◆ WHAT YOU HAVE TO DO ◆
Transcribe the lines below verbatim, skipping the images.

◆ AVAILABLE DATA ◆
◆ ◆ ◆
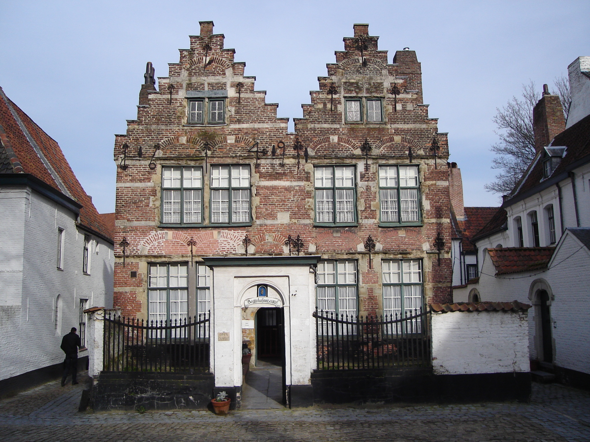 House of the Grande Dame (Huis van de Grootjuffrouw), Béguinage (beguine convent), Kortrijk.
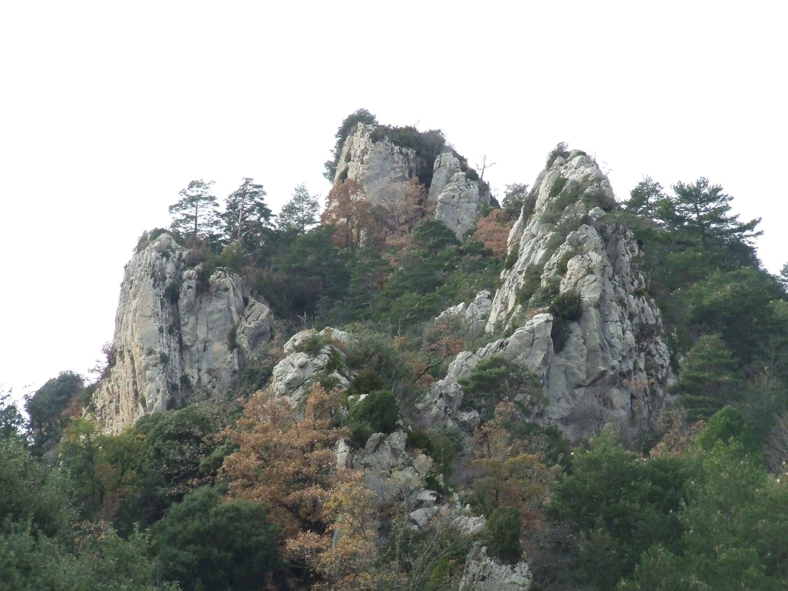 Ca l'Arte (Abella de la Conca, Pallars Jussà)
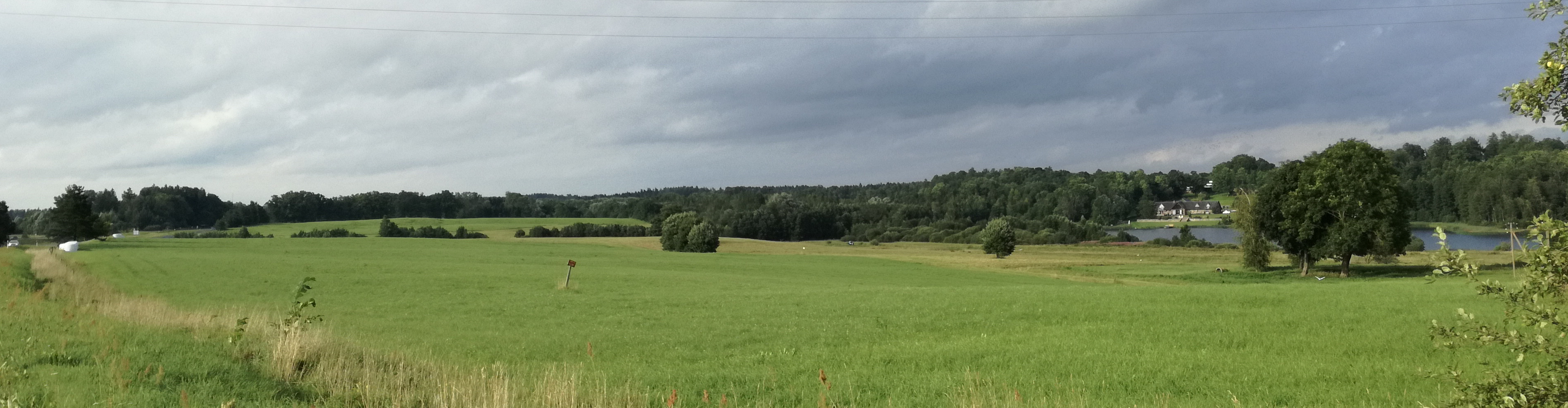 Vaade Viljandi teelt Aindu asulakohale taamal põllusaare juures
◆ ◆ ◆
◆ YOUR RESPONSE ◆
 House of the Grande Dame (Huis van de Grootjuffrouw), Béguinage (beguine convent), Kortrijk.
 Ca l'Arte (Abella de la Conca, Pallars Jussà)
 Vaade Viljandi teelt Aindu asulakohale taamal põllusaare juures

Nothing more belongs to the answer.